Betty Mae Tiger Jumper
Born in Indiantown, Florida, Jumper could not attend local schools because of segregation and moved at 14 to the Cherokee Indian Boarding School in North Carolina. She became one of the first Seminole Indians to earn a high school diploma, vowing to "use it in the interest of my people." She worked as a travel nurse serving the Seminole community, became the first female chief of the Seminole Tribe of Florida and its first health director, and translated for Seminole patients navigating Western healthcare. In 1970 President Nixon named her chairperson of the National Council on Indian Opportunity, and Florida State University gave her an honorary doctorate in 1994. She died in 2011 at 88.
Edith Anderson Monture
Charlotte Edith Anderson Monture, born in 1890 on a Six Nations reserve in Ontario, attended nursing school in New York after facing discrimination in Canadian programs. At 27 she volunteered with American forces in World War I and became the only First Nations nurse to serve, working more than a year in France. She was the first First Nations woman to vote in a Canadian federal election, as an enlisted service member, and later opened her home as a polling site. She nursed into the 1960s and died days before her 106th birthday. Her daughter Helen Moses cofounded the Canadian Indigenous Nurses Association.
Margaret Moss
Moss lost her mother to diabetes, a sister to liver failure, and a brother to HIV/AIDS, and those losses shaped her advocacy. A member of the Mandan, Hidatsa, and Arikara Nation, she is an associate professor at the University of British Columbia's School of Nursing and director of its First Nations House of Learning, and the only American Indian to hold a Ph.D., a juris doctorate, and an RN license. She wrote the American Indian Health and Nursing textbook to advance culturally sensitive care balancing spiritual, mental, emotional, and physical health. In 2021 she joined the Forbes "50 Over 50 Impact" list.

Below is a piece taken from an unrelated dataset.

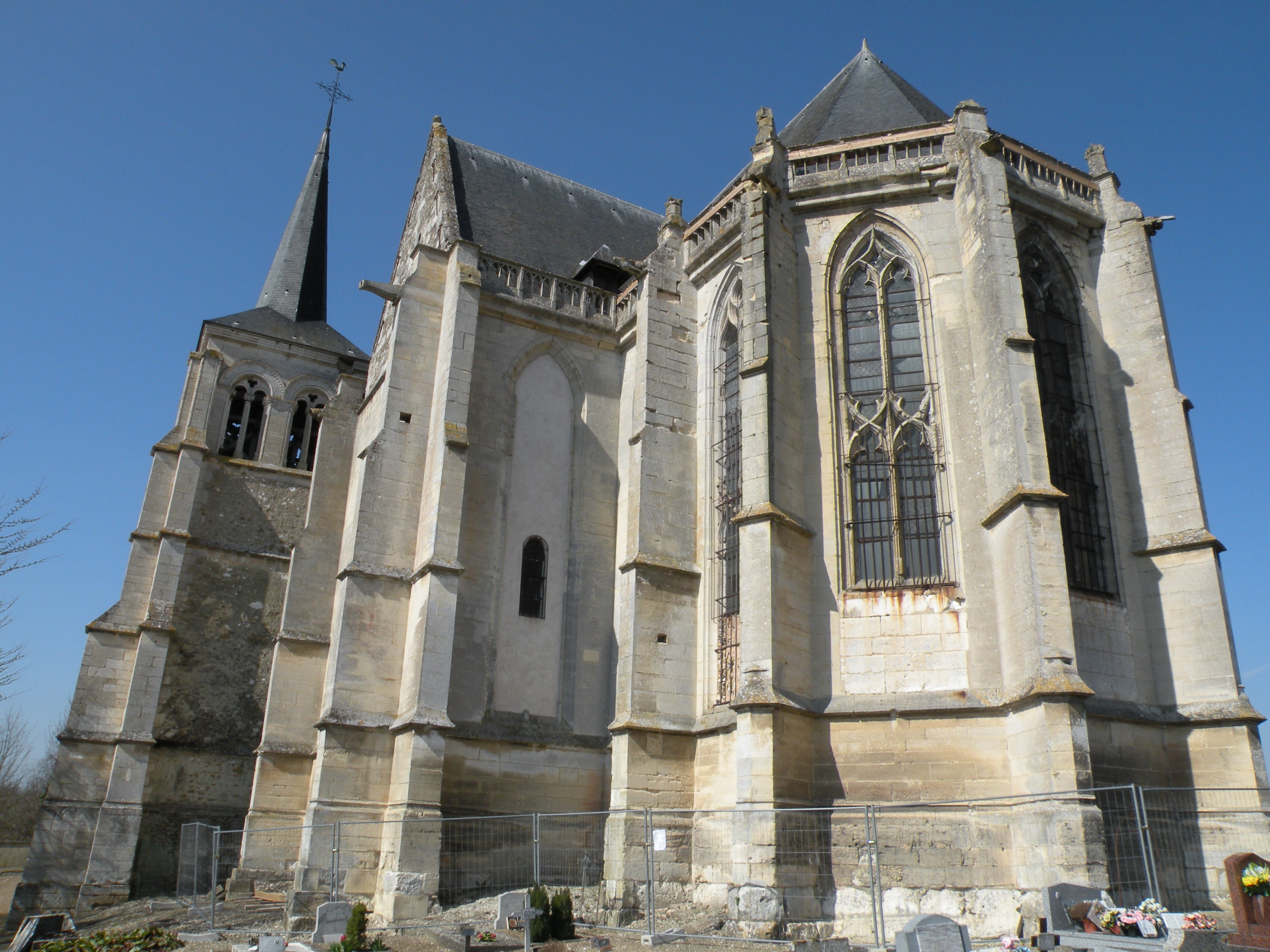 église de Therdonne

Susie Walking Bear Yellowtail
Called the "Grandmother of American Indian Nurses," Yellowtail was orphaned after her birth in 1903 and raised by a missionary foster family in Pryor, Oklahoma. She graduated from Boston City Hospital's School of Nursing in 1923, becoming the first RN from the Crow Nation. She returned to work at a Crow Agency hospital and consulted for the Public Health Service. After being sterilized without her permission following the birth of her third child, she became an advocate for patient rights. She worked as a midwife, incorporating cultural beliefs into birth, and died in 1981.
The Next Generation
These nurses earned a place in nursing history that was repeatedly denied. Their work to close equity gaps in Indigenous communities continues. The Indian Health Service runs the American Indians Into Nursing Program, which funds nursing schools to support Indigenous students in RN, nurse midwife, nurse anesthetist, and nurse practitioner programs, along with continuing education and scholarships. A more diverse nursing workforce improves healthcare access and outcomes, especially in these communities.